# Is this wood damage created by termites?



## Bondo (Dec 8, 2007)

Ayuh,.... Looks like Dumb Plumber damage to me,.....


----------



## oh'mike (Sep 18, 2009)

Exactly---not insect or water damage---looks like the stud was snapped off--probably with a big pipe wrench---


----------



## joecaption (Nov 30, 2011)

Now you see why I suggested opening up that wall and fixing the wood damage I saw in your other pictures, not just covering it up.
Guess they where counting on an invisible sky hook to support that valve.


----------



## SeniorSitizen (Sep 10, 2012)

Not by termites but by an alcoholic plumber. I've seen their work after the previous night and it's real common.


----------



## miamicuse (Nov 13, 2011)

That is a 2x6, it was snapped off? A gorilla can't do that.
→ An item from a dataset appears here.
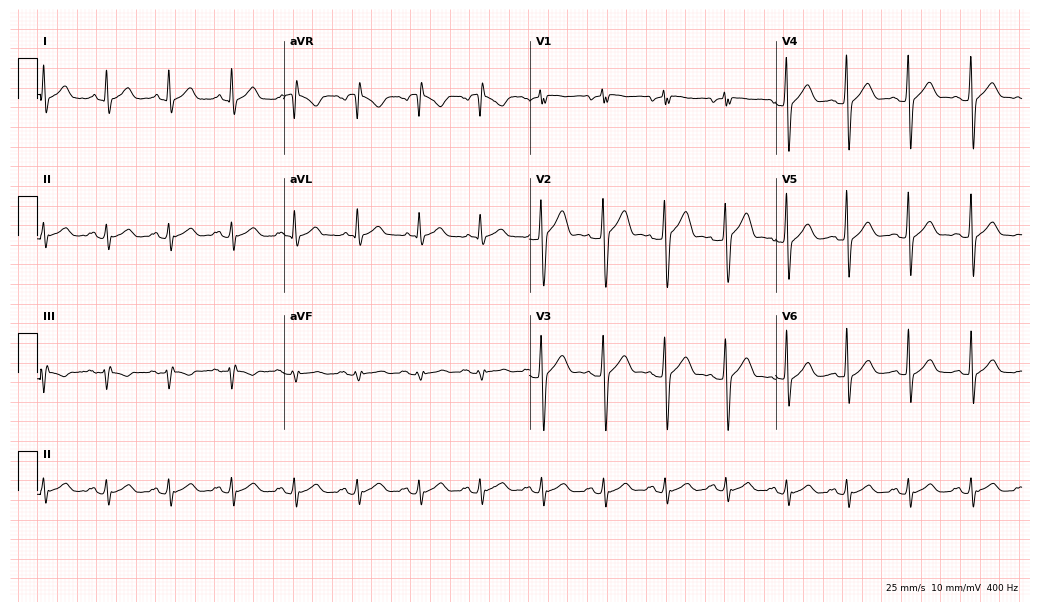
12-lead ECG from a 36-year-old man. Labelled as a normal ECG.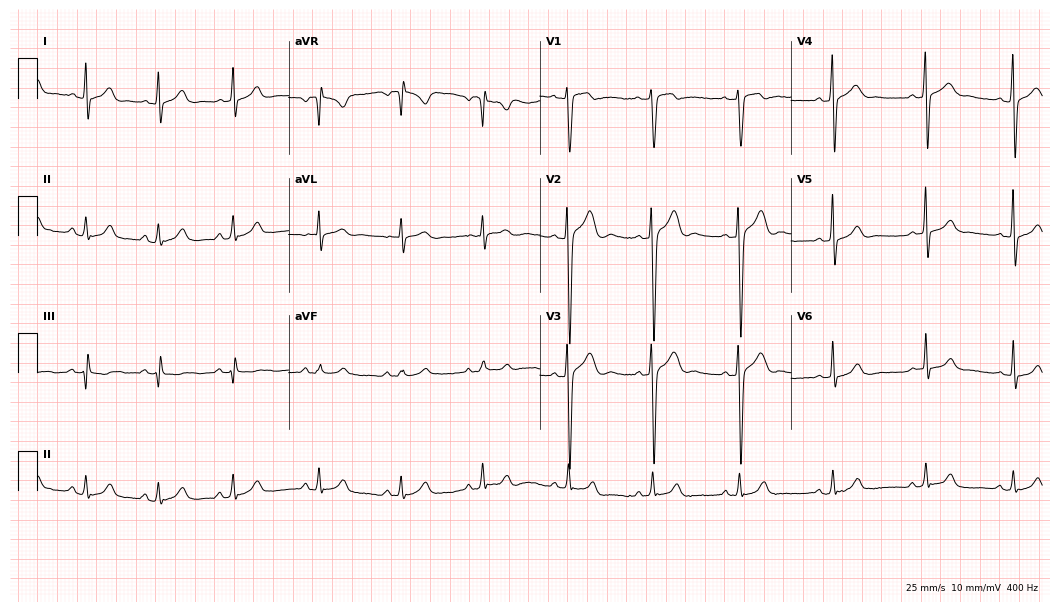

I am asking because if this was termite damaged or water damaged, then they cut out the worst part, then I have to worry about what the bottom plate may look like.

Could it be termite damaged chewing through much of the wood then cut off with a sawzall?

You would think if there was a plumbing issue there would have been water marks but none of that.


----------



## r0ckstarr (Jan 8, 2013)

Looks like they cut through what they could reach with their saw, then broke the rest off with a pipe wrench.


----------